Déboulonner, c’est bien, mais après, c’est fini, on n’en parle plus. Tandis que repeindre en rouge, couper une oreille ou une main d’une statue, ça vous interpelle, ça appelle une explication…

Vous vous dites, quelle horreur, couper une oreille ou une main d’une statue, mais c’est atroce ! Sans doute, mais un peu moins tout de même que le châtiment des oreilles coupées pratiqué par les maîtres sur leurs esclaves, comme l’exigeait le Code noir, promulgué en 1685, en grande partie rédigé par le ministre Jean-Baptiste Colbert, dont la statue trône toujours aujourd’hui devant l’Assemblée nationale à Paris.

Voici l’article 38 : « l’esclave fugitif qui aura été en fuite pendant un mois, à compter du jour que son maître l’aura dénoncé en justice, aura les oreilles coupées et sera marqué d’une fleur de lys sur une épaule ; s’il récidive un autre mois pareillement du jour de la dénonciation, il aura le jarret coupé, et il sera marqué d’une fleur de lys sur l’autre épaule ; et, la troisième fois, il sera puni de mort. [1] »

Voilà pourquoi, en langue créole, de nos jours, le blanc, le touriste ou celui de la métropole est surnommé « Zoreilles ».

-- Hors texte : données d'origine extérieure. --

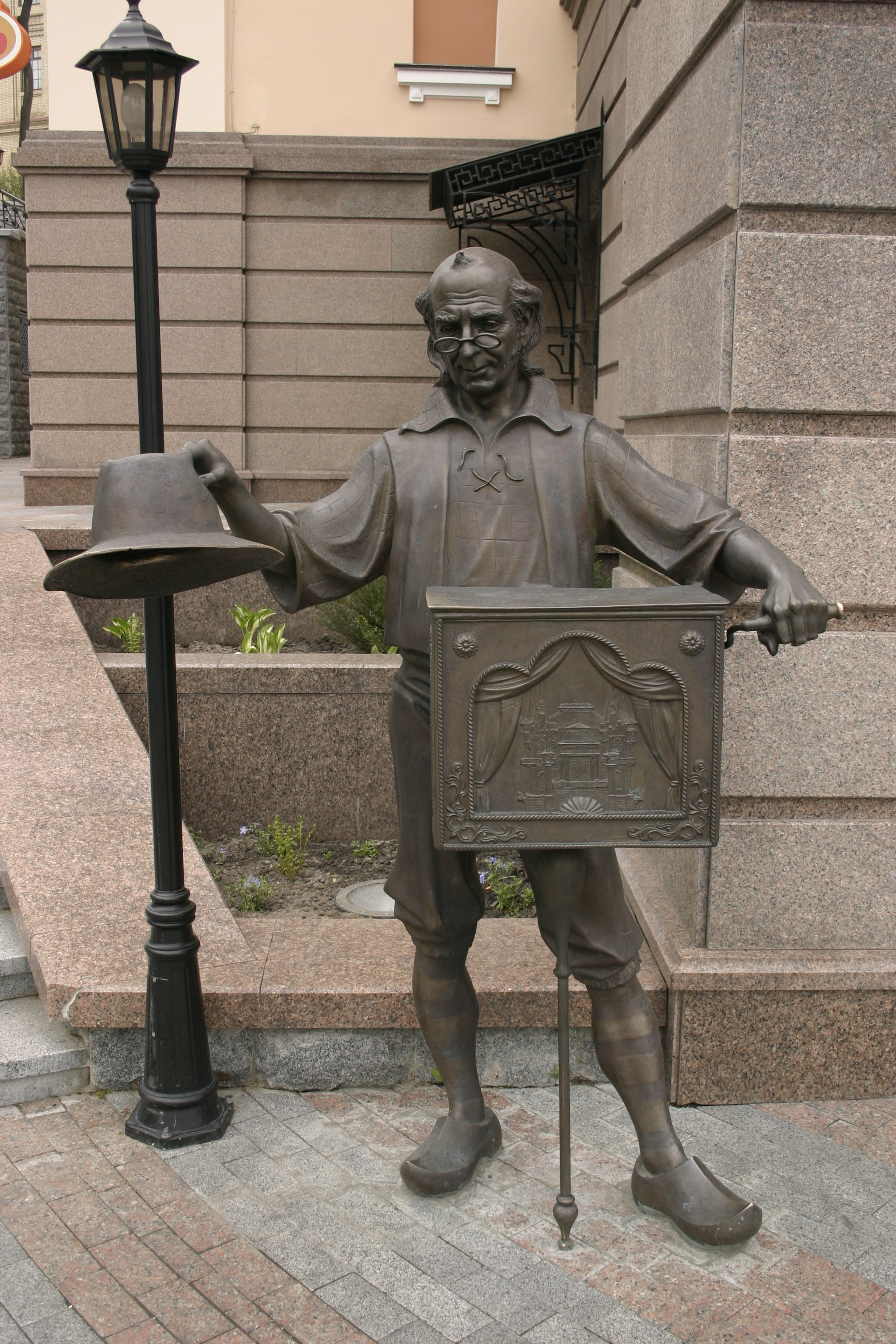 г.Киев "Театр кукол" Папа Карло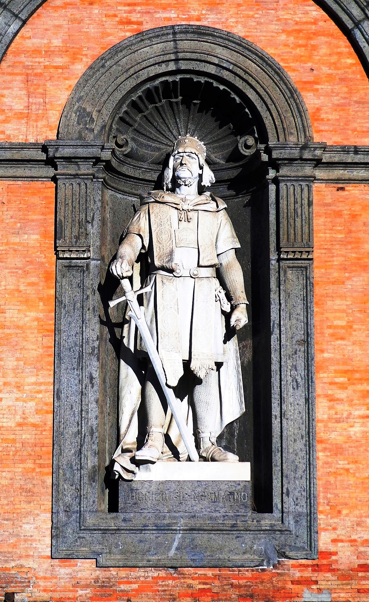 Statua di Ruggero il Normanno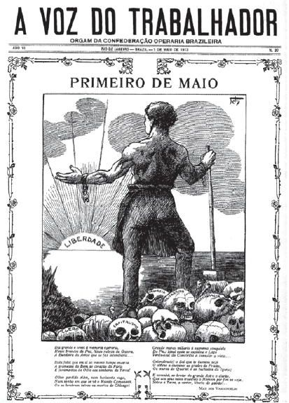 A Voz do Trabalhador: Jornal da Confederação Operária Brasileira. Rio de Janeiro, 01/05/1913.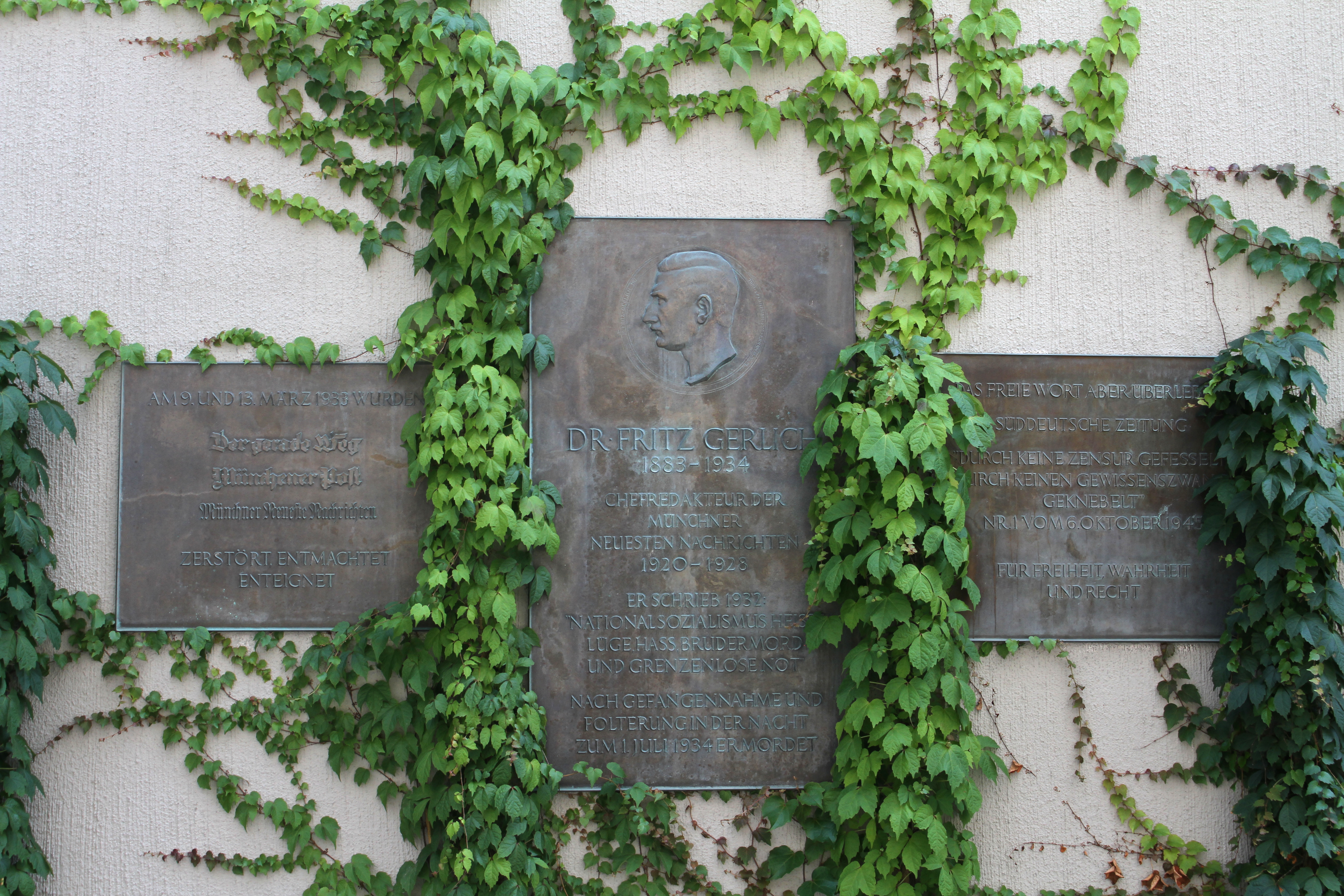 Hofstatt, München. Gedenkplatten für Fritz Gerlich, Journalist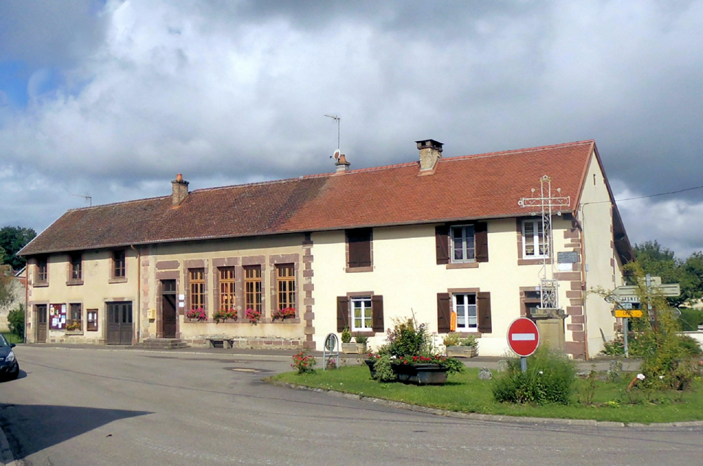 La mairie-école d'Anjeux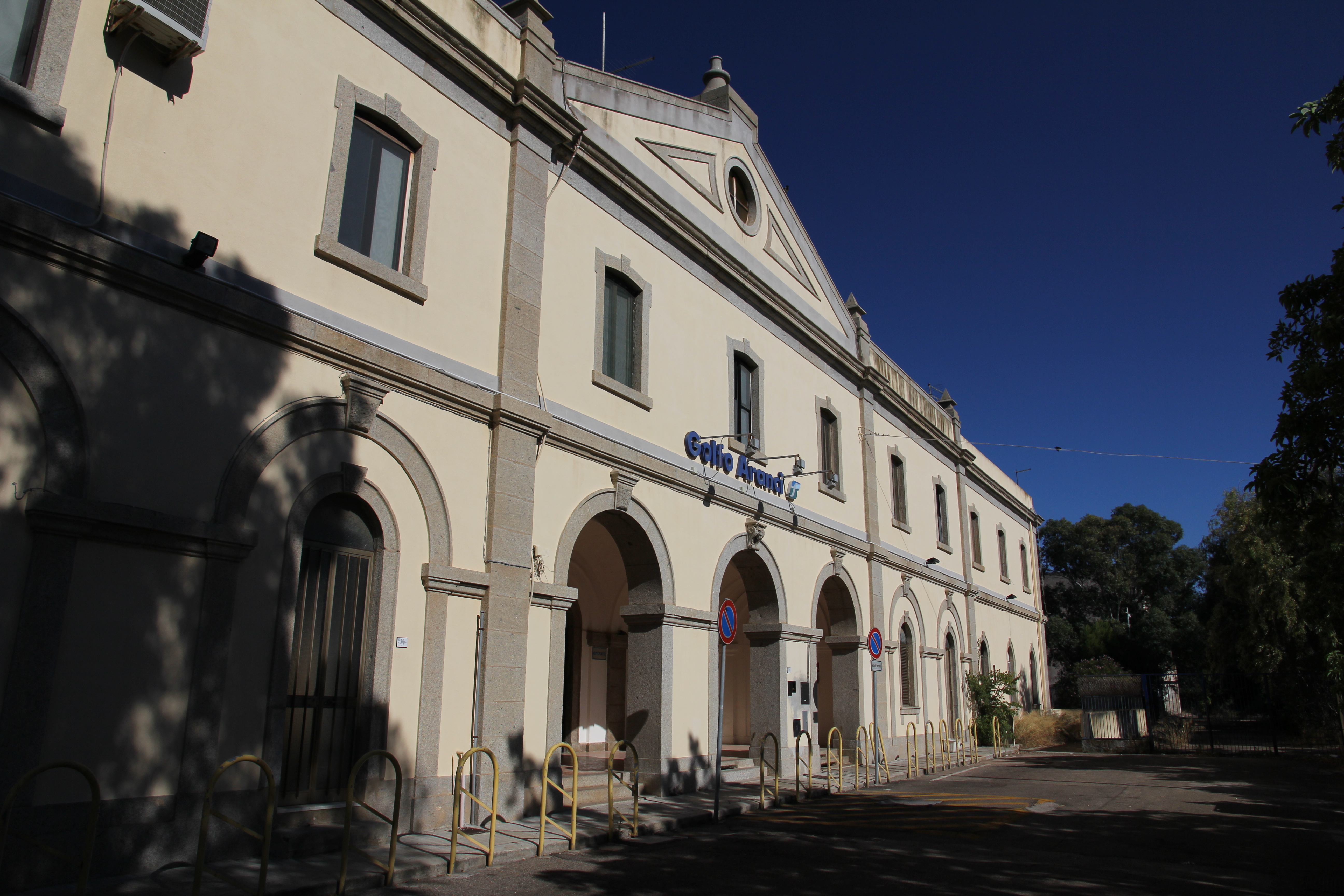 Golfo Aranci - Stazione ferroviaria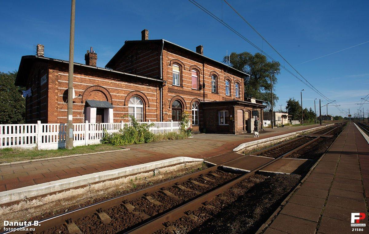 Budynek dworca na przystanku Kowalów, położonego przy czynnej linii Wrocław - Szczecin.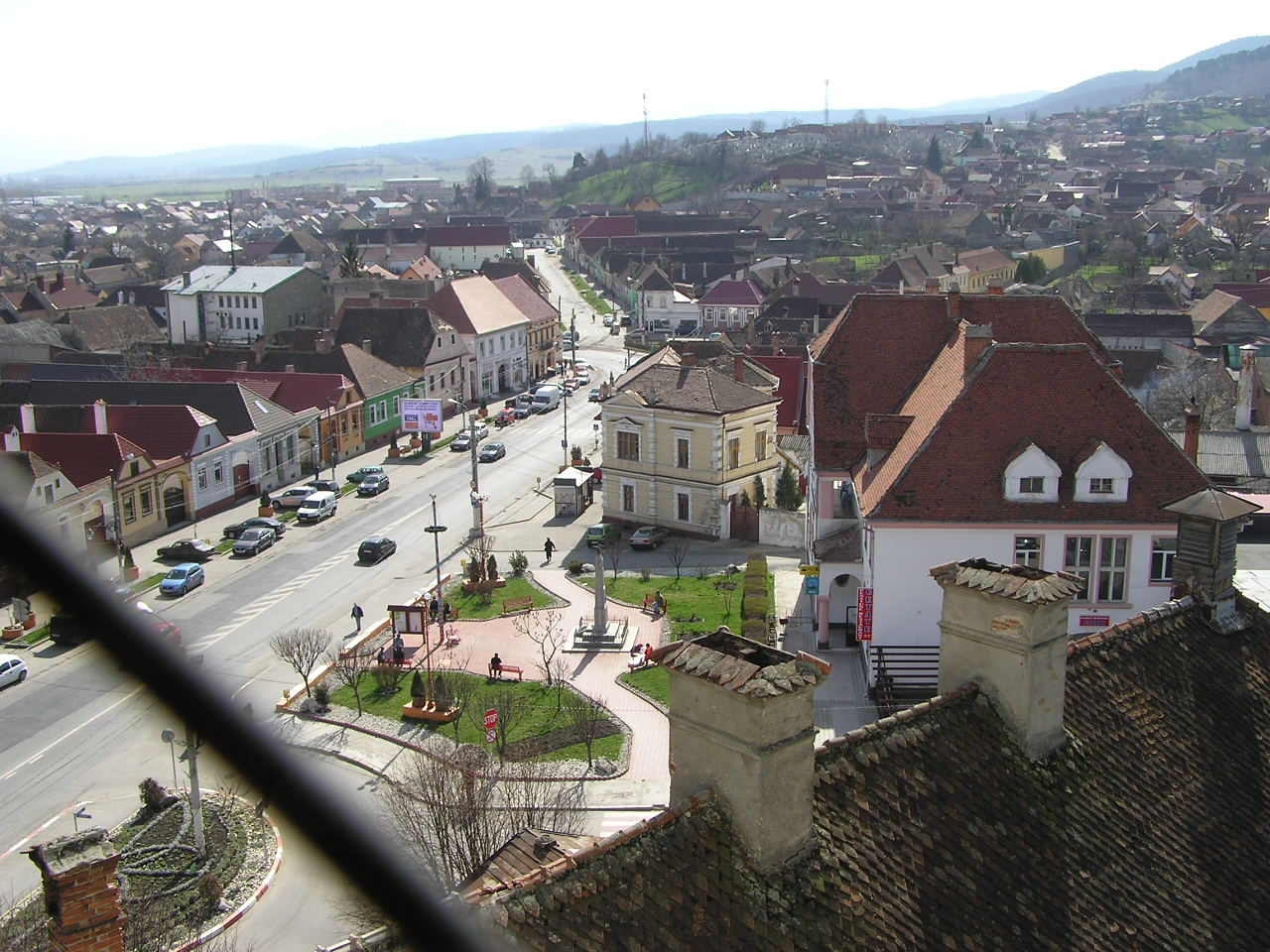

Quand aux mains coupées, ce fut une pratique fréquente au Congo dont Léopold II, roi des Belges, était le propriétaire. Un rapport officiel de 1904 faisait état de ces pratiques courantes. Même si les données sont incertaines, les historiens s’accordent pour estimer que la conquête et l’exploitation du Congo a entraîné la mort de dix millions d’Africains. Pourtant, Léopold II est encore une figure paternelle et prestigieuse en Belgique, même si depuis quelques années déjà, un fort courant anticolonialiste s’est développé en Belgique. Si Léopold II est responsable et même coupable de cette barbarie, des financiers, des banquiers, des grandes multinationales ont bâti leurs fortunes avec le sang des « nègres » du Congo et les fabuleuses ressources naturelles de ce que Leopold II appelait ce « merveilleux gâteau africain ».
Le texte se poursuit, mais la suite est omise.